There aren’t any so-called problems, of course. They are illusions, part of the game of what we call “life.” Let’s first see them for what they are: negative thoughts attached to scenes. And properly understood, let’s then realize that they are gifts, reminders of what we are not, and then by contrast, of what we truly are, which is No-thing Here and Now, and never some-thing there and then. Thank God for problems, I say, and the tip-off is the feelings they bring with them, alarms that tell me that I’ve lost the center, that I’m mired in thoughts attached to the things of this world. There are days when I seem to have more than my share of them, and then, often in retrospect, I marvel at the intelligence of this Empty Awareness that came up with this ingenious method of coming Home. It’s an astonishing bargain, and it never fails to bring wonder accompanied by laughter—that Who I Really Am could create Itself posing as who I am not for the purpose of recognizing Who I Really Am! And the beauty and genius of the Headless Way is that this recognition is so vividly confirmed by the senses, so “on display” merely by looking to see, no matter the situation or mood. Look back, and notice Space here, world there. Which am I attending to? Or am I attending to both?—Space here filled with the world, as One? Have I not created this marvelous union of Self appearing as other, yet seeing only One (and not even that!)? Are you not, as the One (and anyone can say this) living in a world of only Yourself? How could it be otherwise?

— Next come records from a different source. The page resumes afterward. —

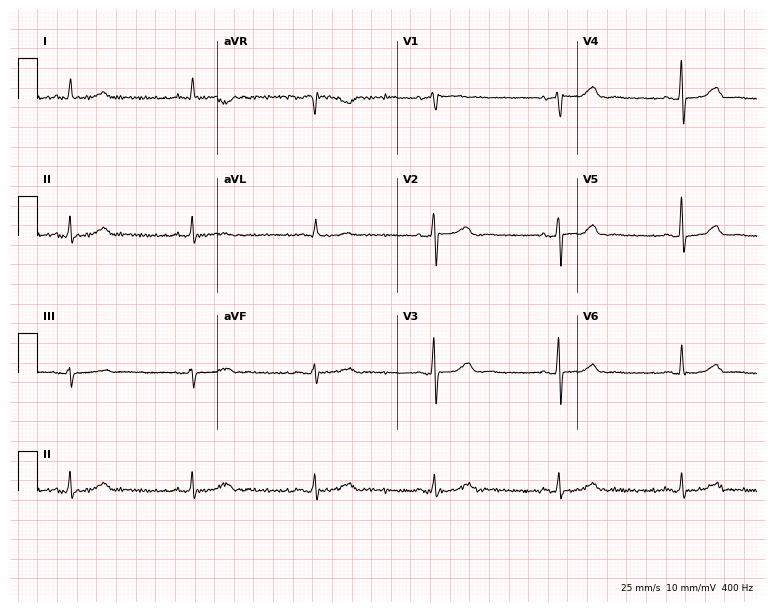
12-lead ECG from a female, 67 years old. Findings include sinus bradycardia (a sinus rate of 50 beats per minute or less).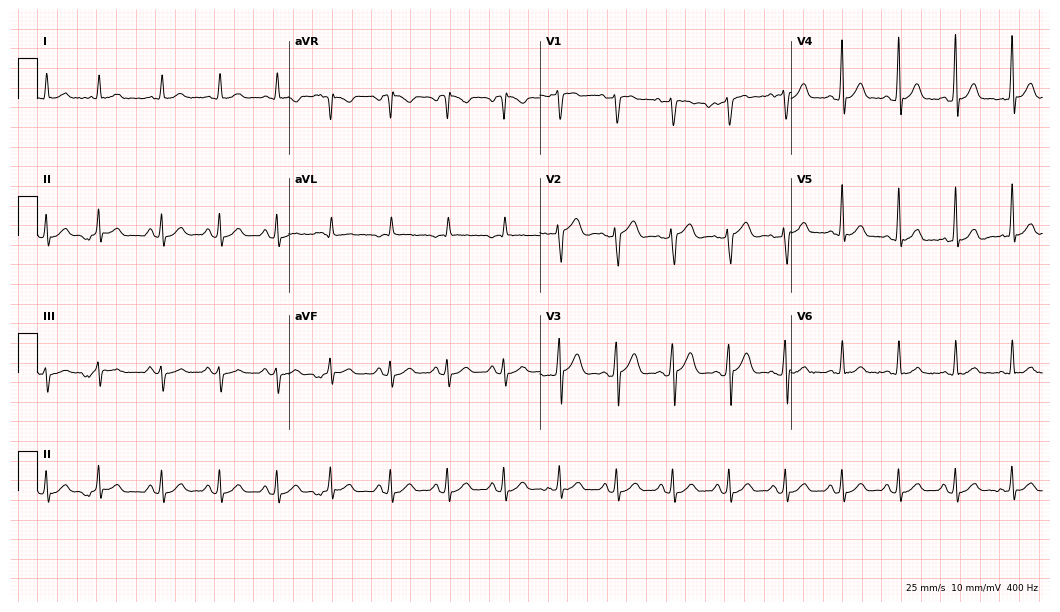
ECG (10.2-second recording at 400 Hz) — a man, 54 years old. Labelled as a normal ECG.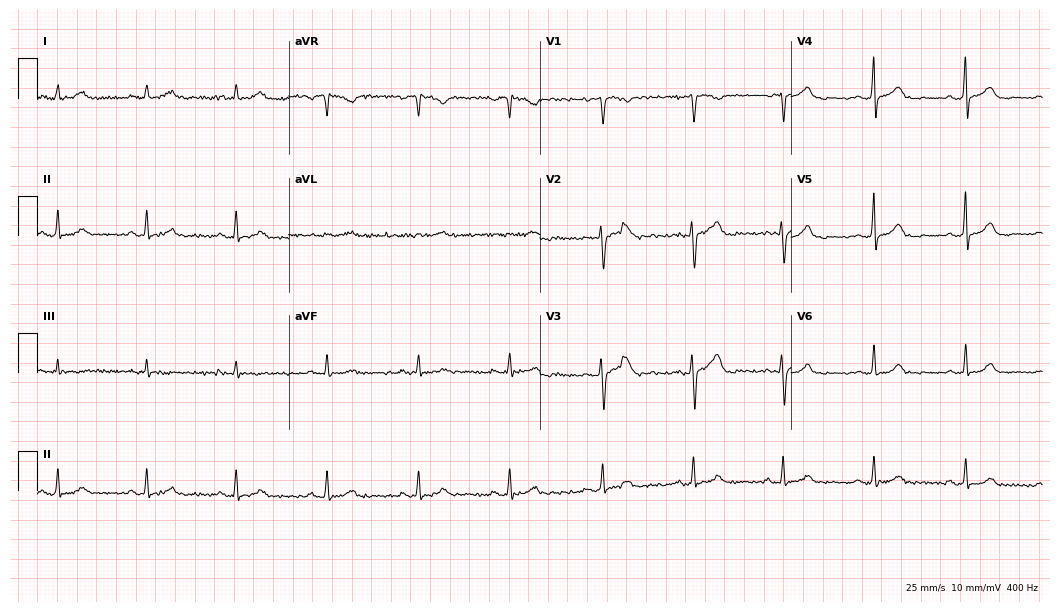
12-lead ECG from a 29-year-old female patient. Screened for six findings — first-degree AV block, right bundle branch block, left bundle branch block, sinus bradycardia, atrial fibrillation, sinus tachycardia — none is recorded. Findings outside these six are not listed.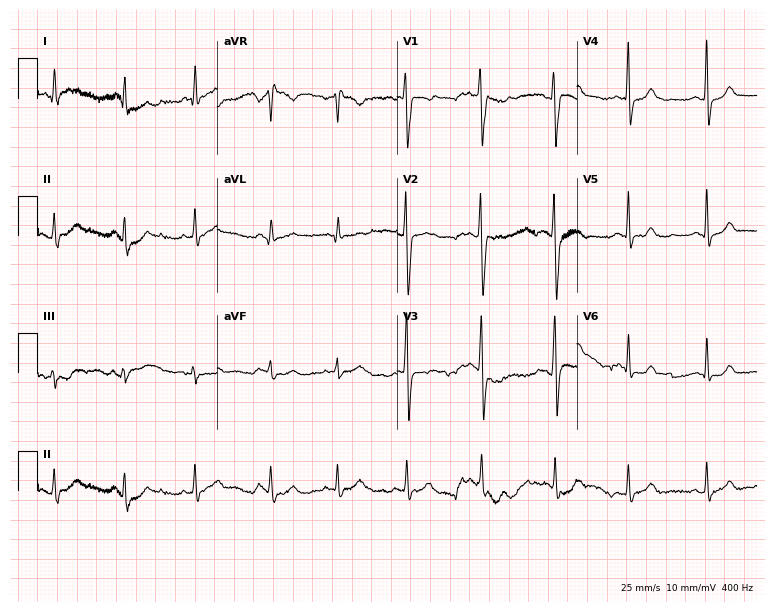
Standard 12-lead ECG recorded from a female, 22 years old (7.3-second recording at 400 Hz). None of these six findings is recorded: first-degree AV block, right bundle branch block (RBBB), left bundle branch block (LBBB), sinus bradycardia, atrial fibrillation (AF), sinus tachycardia.

But wait, here it comes again, the movie of my life, filled with all sorts of characters, the usual twists and turns and unscheduled arrivals, scenes of laughter and joy and the occasional adventure, and of course, the problems, some without apparent solutions.
Which reminds me of a passage in the Bible: “Seek ye first the kingdom of God, and all shall be added unto you.” Caught by the movie, or worse, caught in the movie and thinking I’m one of the characters (the leading man, of course), I am seeking pleasure and avoiding pain. There is no way out of this lifetime seesaw—without it there’d be no world—and as time passes, I find myself more and more on the downside because of old age.
Unless, of course, I turn my attention around 180 d
egrees and first look Here, then see that There has been added into the bargain, appearing inside Me. Here—Awareness. There—the “ten thousand things.” And every one of them appears inside this Awareness that I am. It was in this manner when I was in prison that I discovered I wasn’t in prison―prison was in Me. And in the same way, I now see that this keyboard and monitor and the words on this screen are inside Me, as well as any and all thoughts that are attached to this scene. Because this has been my experience in the past every time I’ve looked, I expect it will be the same in the future when I look (although both the memory and the expectation are Here/Now). Because others say it is the same for them when they look, I am warmed by the connection, especially knowing that there are no “others,” nor any such monstrosity as “multiple awarenesses.” There is only Awareness, and it is no-thing, and it is What We Are.